Each row shows counts of the number of patients that selected each ethnicity on the requisition form, reported it during consult, and did both. Additionally the overlap proportions are shown. P-values were computed using McNemar’s test to assess if the proportions are significantly different

Some of the groups had very consistent patterns of identification across both self-reported sources. For example, 92.7% of patients that selected African on the requisition form identified having African ancestry during the consult, while 95.5% of patients that identified having African ancestry during the consult also selected African on the requisition form. Other groups showed more complex patterns of self-identification. For example, 89.6% of patients that selected Mediterranean on the requisition form also identified it during the consult, while only 30.3% of patients that reported having some Mediterranean ancestry during the consult actually selected it on the requisition form (p-value = 2.63E-64 using McNemar’s test). Similarly, there were significant discrepancies in the requisition form vs. consult for Native American, Jewish and European ethnicities. These differences suggest that the manner in which self-reported ethnicity is collected affects what is reported.

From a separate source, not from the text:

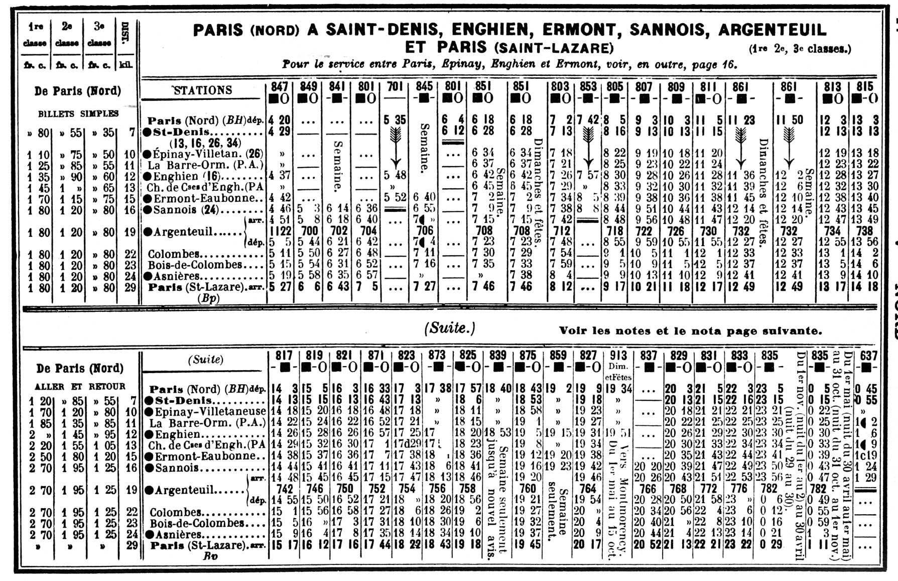 Tableau horaire de la ligne Gare du Nord - Saint-Denis - Enghien - Ermont - Sannois - Argenteuil - Saint-Lazare
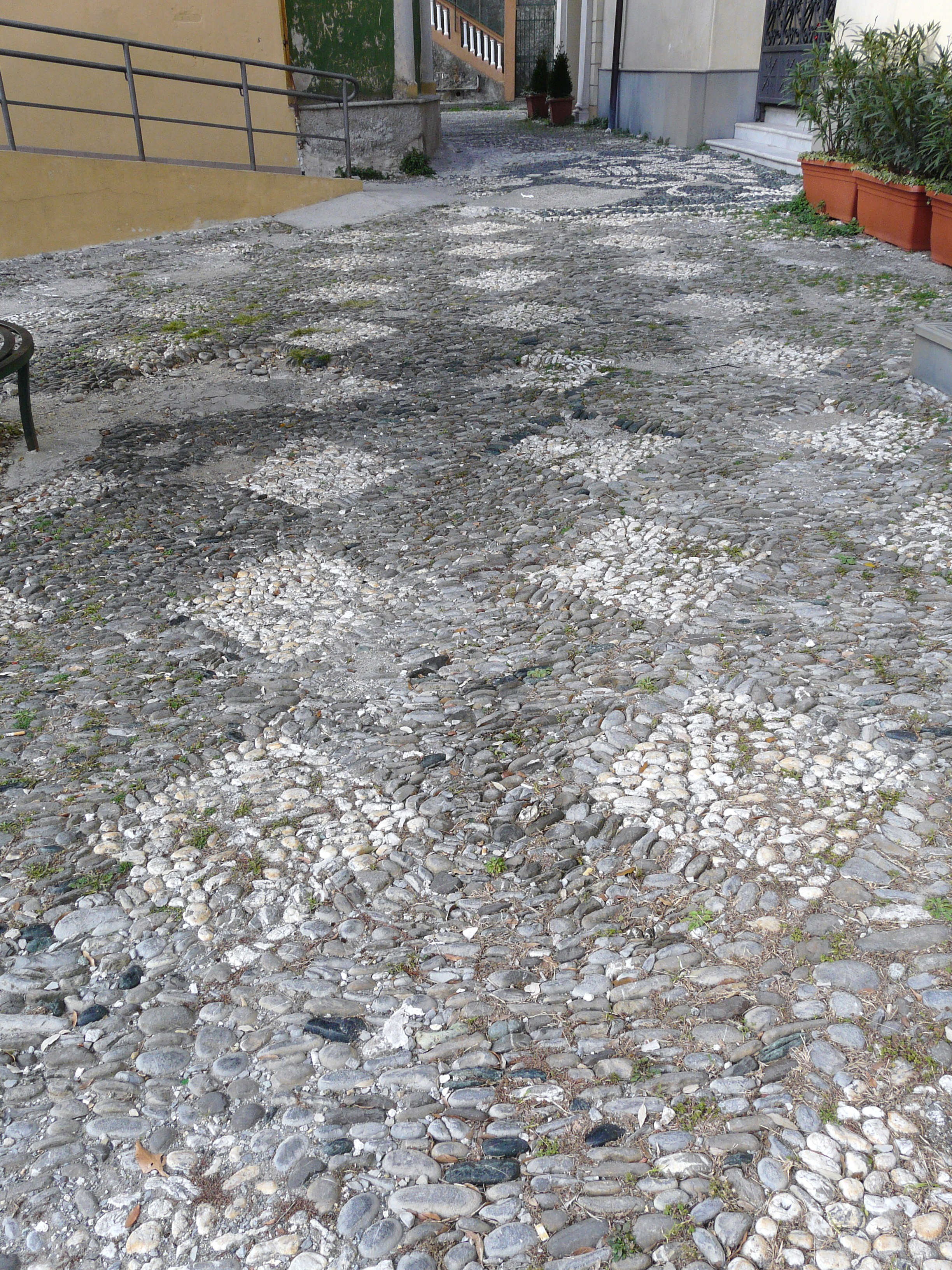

Self-reported ethnicity vs. genetic ancestry

In order to see the relationship between self-reported and genetic ancestry, we first considered samples that marked only a single ethnicity on the requisition form. We applied our genetic ancestry prediction model to all of these samples and noted the maximum ancestral group (Fig. 2a and Additional file 2: Table S6). We saw a high level of agreement among African and European samples. Of the samples that marked African on the requisition form, 97.2% were predicted to have majority African ancestry by the model. Similarly, of the samples that marked European, 99.3% were predicted to have majority European ancestry by the model. These results are in line with what has been previously reported [27].

Fig. 2.

Fig. 2

Ancestry model results. a Each bar represents all samples within each self-reported ethnicity category. The height of each group shows the proportion of samples that were predicted to have a majority of their ancestry from that group. b Individuals who self-reported as only African on requisition forms. Each individual is represented as a thin vertical line, where each color shows the proportion of ancestry predicted from each continental group. c Individuals who self-reported as Latin American on requisition forms. Each individual is represented as a thin vertical line, where each color shows the proportion of ancestry predicted from each continental group

The results were quite different when considering Asian continental groups. Of patients that marked only Southeast Asian on the requisition form, 27.5% were predicted to have majority South Asian ancestry by the model, instead of East Asian as expected. At the same time, 8.7% of patients that marked only South Asian on the requisition form were predicted to have majority East Asian ancestry. While this result is consistent with previously published work that shows that the self-reported label “Asian” is concordant with some kind of Asian genetic ancestry, it also suggests that there may be confusion among patients about the distinction between the South, East, and Southeast Asian sub-groups [28].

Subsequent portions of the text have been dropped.